Ne diyordu bu genç adam Kaldırımlar’da:   

 

“Kaldırımlar, çilekeş yalnızların annesi,

Kaldırımlar, içimde yaşamış bir insandır.

Kaldırımlar, duyulur, ses kesilince sesi;

Kaldırımlar içimde kıvrılan bir lisandır.”

 

Şairin kendi içinde, yaşayan bir insan gibi gördüğü kaldırımları, aynı zamanda çilekeşlerin annesine benzeterek onun şefkatle hayatı kucakladığını anlatması oldukça anlamlıdır. Üzerindeki kalabalıkların çekilmesinden sonra, şairin yine kendine dönerek içinde kıvrılan kaldırımların dile gelmesi ve onunla konuşması, o yaşın keşfedeceği bir tablo olarak muhteşem bir şeydir.

 Üç ayrı bölümden oluşan bu şiirin tamamını okuduğunuz zaman, şairin o yaşta ulaştığı ruh hâlini anlamanız mümkündür. Yalnızlığı sevmekte ve sokakların telaşından sıyrılarak gecenin sessizliği içerisinde kaldırımların gündüzden kalan telaşının muhasebesini yapmaktadır. “Ben bu kaldırımların emzirdiği çocuğum!” deyişi de bundandır; “Aman sabah olmasın bu karanlık sokakta,/ Bu karanlık sokakta bitmesin yolculuğum!” deyişi de bundandır.

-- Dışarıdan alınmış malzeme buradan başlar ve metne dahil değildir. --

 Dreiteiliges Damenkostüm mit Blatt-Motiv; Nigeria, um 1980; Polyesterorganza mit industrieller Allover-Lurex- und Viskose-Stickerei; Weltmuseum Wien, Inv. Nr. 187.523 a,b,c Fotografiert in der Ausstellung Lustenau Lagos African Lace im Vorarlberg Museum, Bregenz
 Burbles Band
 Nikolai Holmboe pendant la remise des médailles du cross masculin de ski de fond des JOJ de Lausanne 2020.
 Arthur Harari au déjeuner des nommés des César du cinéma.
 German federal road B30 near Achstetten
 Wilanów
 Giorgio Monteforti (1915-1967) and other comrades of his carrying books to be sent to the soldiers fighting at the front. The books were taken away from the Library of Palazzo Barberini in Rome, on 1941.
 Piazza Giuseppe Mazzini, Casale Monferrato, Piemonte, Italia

Şairin bunu yazdığı yıl, Cumhuriyet ilân edildi, edilecektir. Felsefe eğitimi görmüş bir gencin, duygularına oturan yalnızlık psikolojisi, geçmişte kaybedilen devâsâ bir hazinenin geri dönemeyeceğine bağlanılabilir mi, bilemiyorum? Onun, “Başını bir gayeye satmış kahraman gibi,” mısraıyla başlayan Kaldırımlar’ın ikinci şiirinde anlattıkları, böyle bir arayışın ipuçlarını vermektedir. Cemiyetin kirliliğe doğru sürüklendiğini, “Fahişe yataklardan kaçtığın günden beri,/ Erimiş ruhlarımız bir derdin potasında” cümleleriyle anlatışı tesadüfî değildir. Nitekim bu mısralardan hemen sonra gelen, kıtanın ilk iki satırında; “İkinizin de ne eş, ne arkadaşınız var; /Sükût gibi münzevî, çığlık gibi hürsünüz.” demek suretiyle, bu yönde bir açıklama kapısı bırakmaktadır. Bu ikinci şiirin son kıtası ise şu ifadelerle sembollendirilir:

“Yağız atlı süvari, koştur atını, koştur!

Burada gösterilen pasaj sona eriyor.